Fisk v. ARS National Services, Inc.
Filing
16
DECISION AND ORDER granting in part and denying in part Plaintiff's 8 Motion to Strike. Signed by Senior Judge Thomas J. McAvoy on 8/7/2012. (amt)
UNITED STATES DISTRICT COURT
NORTHERN DISTRICT OF NEW YORK
-------------------------------BERNADENE M. FISK,
Plaintiff,
v.
1:12-cv-478
ARS NATIONAL SERVICES, INC.,
Defendant.
-------------------------------THOMAS J. McAVOY
Senior United States District Judge
DECISION and ORDER
Plaintiff Bernadene Fisk commenced the instant action against Defendant ARS
National Services, Inc. asserting violations of the Fair Debt Collection Practices Act
(“FDCPA”), 15 U.S.C. § 1692 et seq. The claimed violations include: (a) contacting a
consumer known to be represented by an attorney; (b) contacting a consumer’s place of
employment when the debt collector knows, or has reason to know, that the consumer’s
employer prohibits the consumer from receiving such communications; (c) contacting third
parties without prior consent from the consumer for an improper purpose; (d) engaging in
harassing, oppressive and/or abusive conduct; (e) using obscene language; (f) causing a
consumer’s telephone to ring, or to continuously annoy, abuse, or harass a consumer; and
(g) using unconscionable means to collect a debt. In response to the Complaint, Defendant
filed an Answer asserting numerous affirmative defenses. Plaintiff now moves to strike the
third, fourth, fifth, sixth, and seventh affirmative defenses. Defendant has failed to timely
oppose the motion.
I.
STANDARD OF REVIEW
Pursuant to Federal Rule of Civil Procedure 12(f), a court may strike from a
pleading an insufficient defense or any redundant, immaterial, impertinent, or scandalous
matter. Fed. R. Civ. P. 12(f). Motions to strike affirmative defenses are generally disfavored.

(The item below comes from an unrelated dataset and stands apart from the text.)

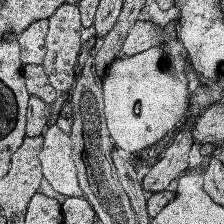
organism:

See, e.g., MTA Metro North R.R. v. Buchanan Marine, No., 3:05-CV-881, 2006 WL 3544936,
*3 (D.Conn. Dec. 8, 2006) (citing William Z. Salcer, Panfeld, Edelman v. Envicon Equities,
744 F.2d 935, 938-39 (2d Cir. 1984), vacated on other grounds, 478 U .S. 1015 (1986)).
Courts use a three-part analysis in determining whether to grant a motion to strike an
affirmative defense. The moving party must demonstrate that: (1) there is no question of fact
which might allow the defense to succeed; (2) there is no question of law which might allow
the defense to succeed; and (3) the plaintiff would be prejudiced by inclusion of the defense.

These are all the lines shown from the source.